In short, the terminology exchange rate is 1 "Apple GPU Core" == 128 "Nvidia GPU Cores", on equivalent GPUs.
I'll leave your first question to the other comment here from frogblast, as I really battled with how to answer it well, given my limited knowledge and being an elbow deep into an analogy, after all. I got a writer's block, and frogblast actually answered something :D
> how akin GPUs "stream multiprocessors"/cores are to CPUs ones at the microarchitectural level?
I'd say, if you want to get a feel for it in a manner directly relevant to recent designs, then reading through [1], [2], subsequent conversation between the two, and documents they reference should scratch that curiosity itch well enough, from the looks of it.
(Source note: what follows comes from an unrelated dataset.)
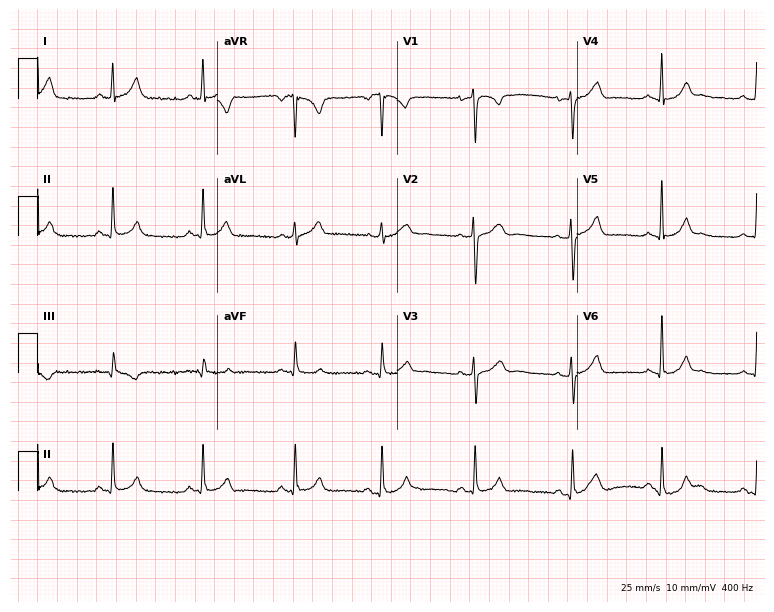
12-lead ECG (7.3-second recording at 400 Hz) from a female, 46 years old. Labelled as a normal ECG.

If you want a much more rigorous conversation, I could recommend the GPU portion of one of the lectures from CMU: [3], it's quite great IMO. It may lack a little bit in focus on contemporary design decisions that get actually shipped by tens of millions+ in products today and stray to alternatives a bit. It's the trade-off.
> Are they out-of-order?
Short answer: no.
GPUs may strive to achieve "out of order" by picking out a different warp entirely and making progress there, completely circumventing any register data dependencies and thus any need to track them, achieving a similar end objective in a drastically more area and power efficient manner than a Tomasulo's algorithm would.
For example a 1080 GTX GPU has 20 stream multiprocessors (SM), each containing 128 cores, each of which supports 16 threads.
Meanwhile Apple describes the M1 GPU as having 8 cores, where “each core is split into 16 Execution Units, which each contain eight Arithmetic Logic Units (ALUs). In total, the M1 GPU contains up to 128 Execution units or 1024 ALUs, which Apple says can execute up to 24,576 threads simultaneously and which have a maximum floating point (FP32) performance of 2.6 TFLOPs.”
So one option to get a single number for a rough comparison is to count threads. The 1080 GTX supports 40,960 threads while the M1 supports 24,576 threads.
There’s obviously a lot more to a GPU — for starters, varying clock speeds, ALUs can have different capabilities, memory bandwidth, etc. But at least counting threads gives a better idea of the processing bandwidth than talking about cores.